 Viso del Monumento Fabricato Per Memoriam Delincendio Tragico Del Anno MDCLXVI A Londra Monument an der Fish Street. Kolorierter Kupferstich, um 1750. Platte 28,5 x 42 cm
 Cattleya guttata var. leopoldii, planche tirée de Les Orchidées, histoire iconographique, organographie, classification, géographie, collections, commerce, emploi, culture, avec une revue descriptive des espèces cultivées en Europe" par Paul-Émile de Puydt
* * *
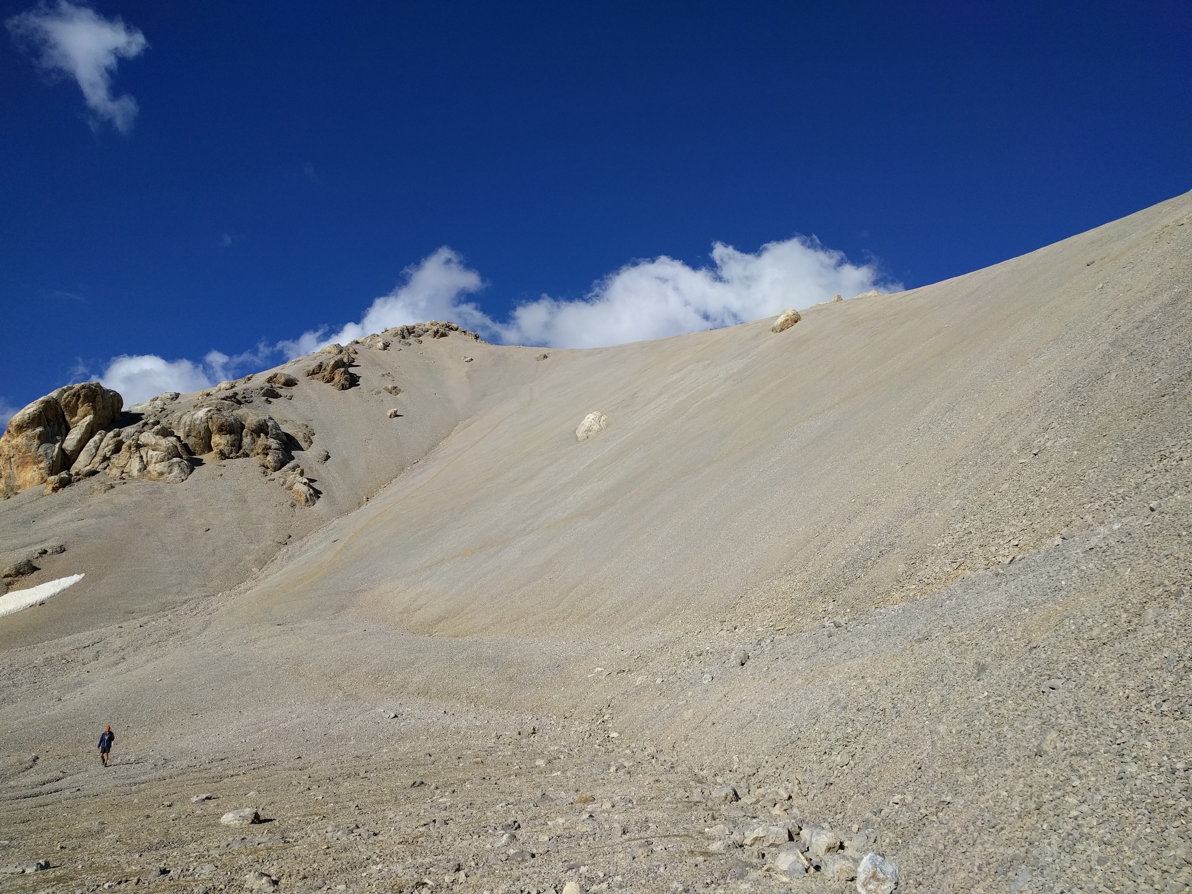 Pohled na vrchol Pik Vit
* * *
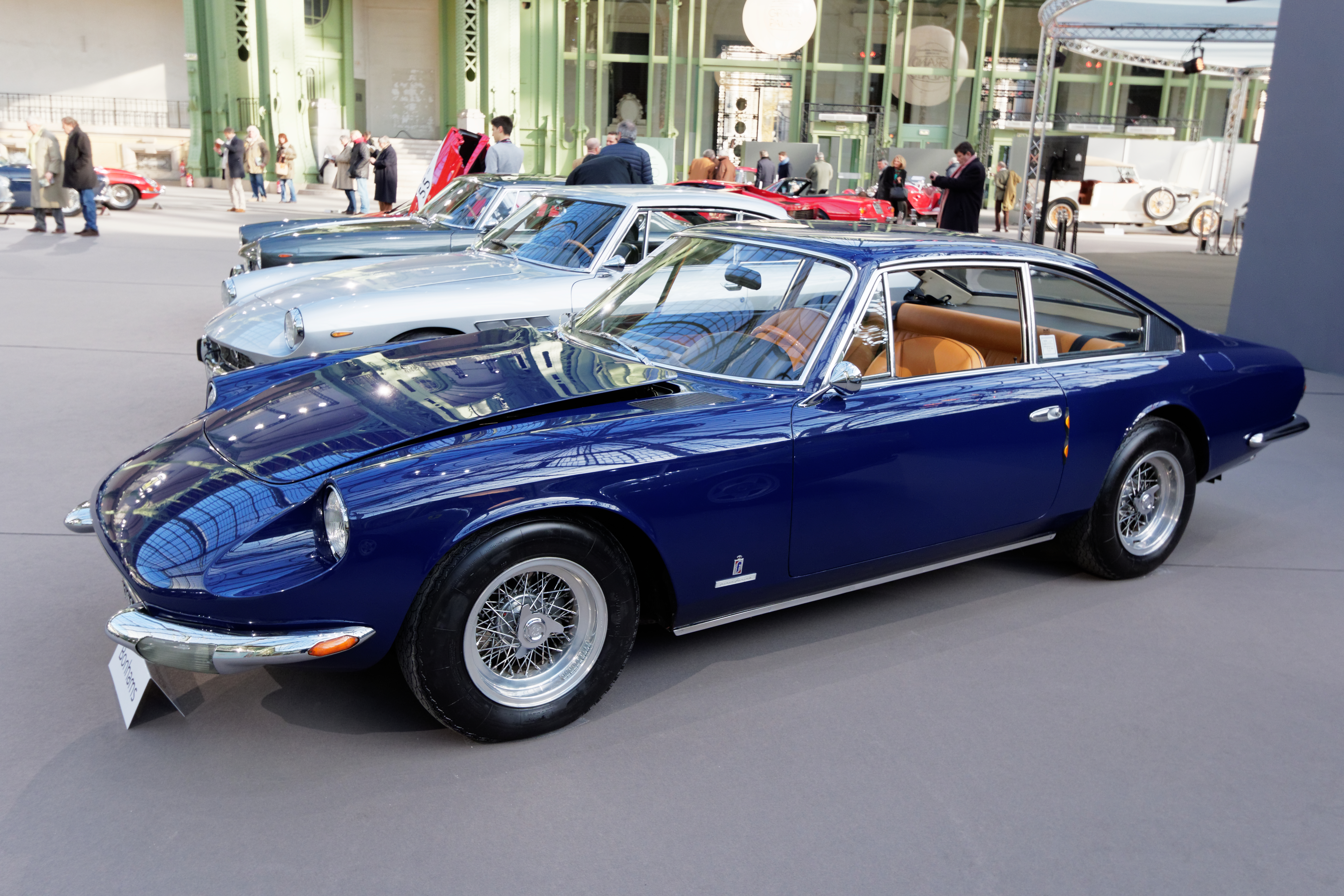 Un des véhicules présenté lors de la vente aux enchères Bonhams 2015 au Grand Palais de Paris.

Exercise description: Quote the listing above, but only from the line that shows "Viso del Monumento" through the line that shows "Cattleya guttata var.".

Result of this task:
 Viso del Monumento Fabricato Per Memoriam Delincendio Tragico Del Anno MDCLXVI A Londra Monument an der Fish Street. Kolorierter Kupferstich, um 1750. Platte 28,5 x 42 cm
 Cattleya guttata var. leopoldii, planche tirée de Les Orchidées, histoire iconographique, organographie, classification, géographie, collections, commerce, emploi, culture, avec une revue descriptive des espèces cultivées en Europe" par Paul-Émile de Puydt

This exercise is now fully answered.